The fruitcakes are densely symbolic. For Buddy, they symbolize Christmas itself, as his friend’s annual pronouncement that “it’s fruitcake weather!” is what “inaugurat[es] the Christmas time of year that exhilarates her imagination and fuels the blaze of her heart” (5). Rich, decadent, full of “oh, so much flour, butter, so many eggs, spices, flavorings” (7), the fruitcakes are an extravagant celebration of the Christmas season.
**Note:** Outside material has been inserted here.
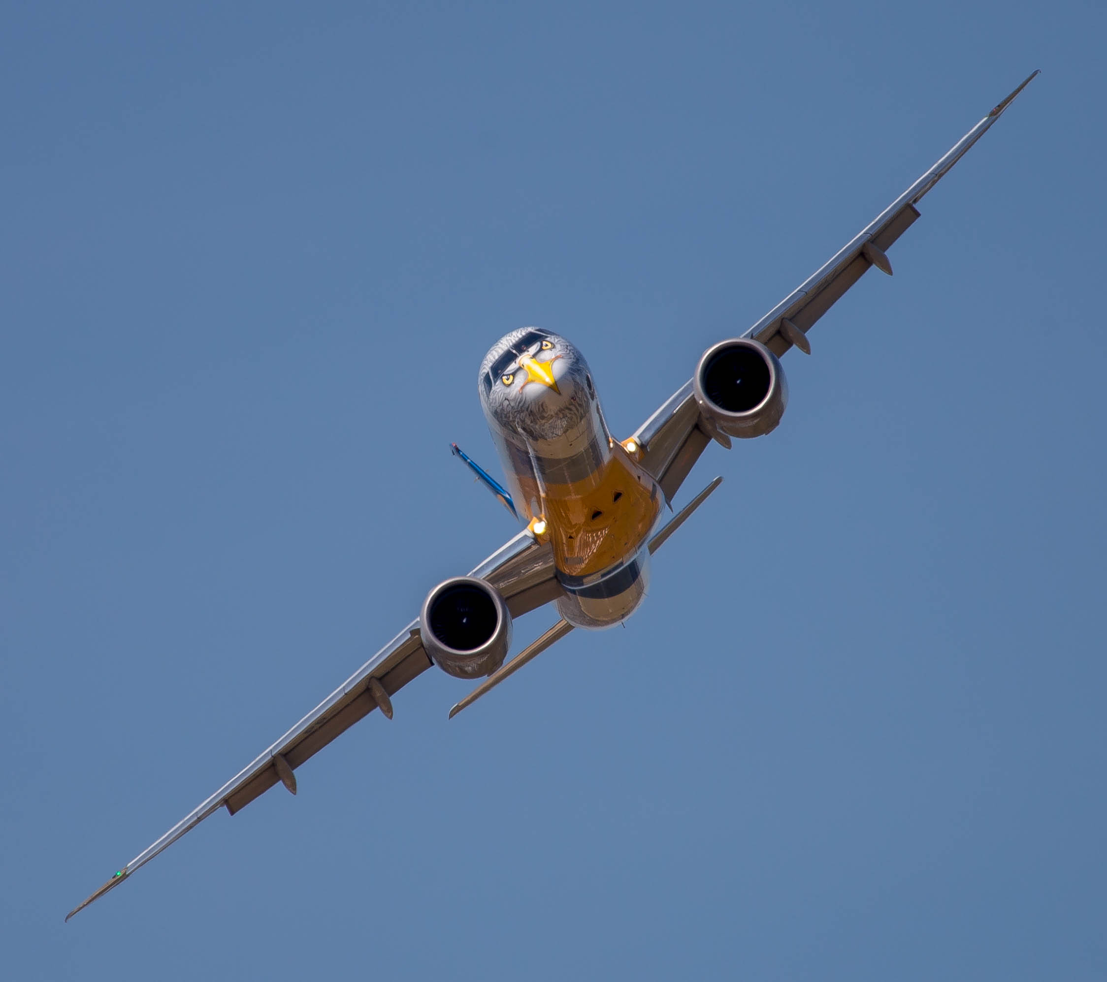 Embraer E195 E2

However, the fruitcakes also physically represent his friend’s enduring determination, generosity, and desire for community. The story gradually reveals that Buddy’s friend leads a very circumscribed life, with her choices and actions limited both by her status as an older unmarried woman and by her family’s scapegoating and stinginess; she has little money, no means of transportation, few possessions, and receives no encouragement from her relatives. Yet through determination and “imagination,” she conjures 31 fruitcakes to celebrate Christmas; the fruitcakes symbolize her ability to transcend and perhaps even rebel against these familial and social limitations.
For Buddy and his friend, the fruitcakes further symbolize their desire for a more supportive network of “friends” outside of the control of their relatives. Buddy and his friend create an alternative community for themselves by gifting these fruitcakes to whomever they like, including “merest acquaintances.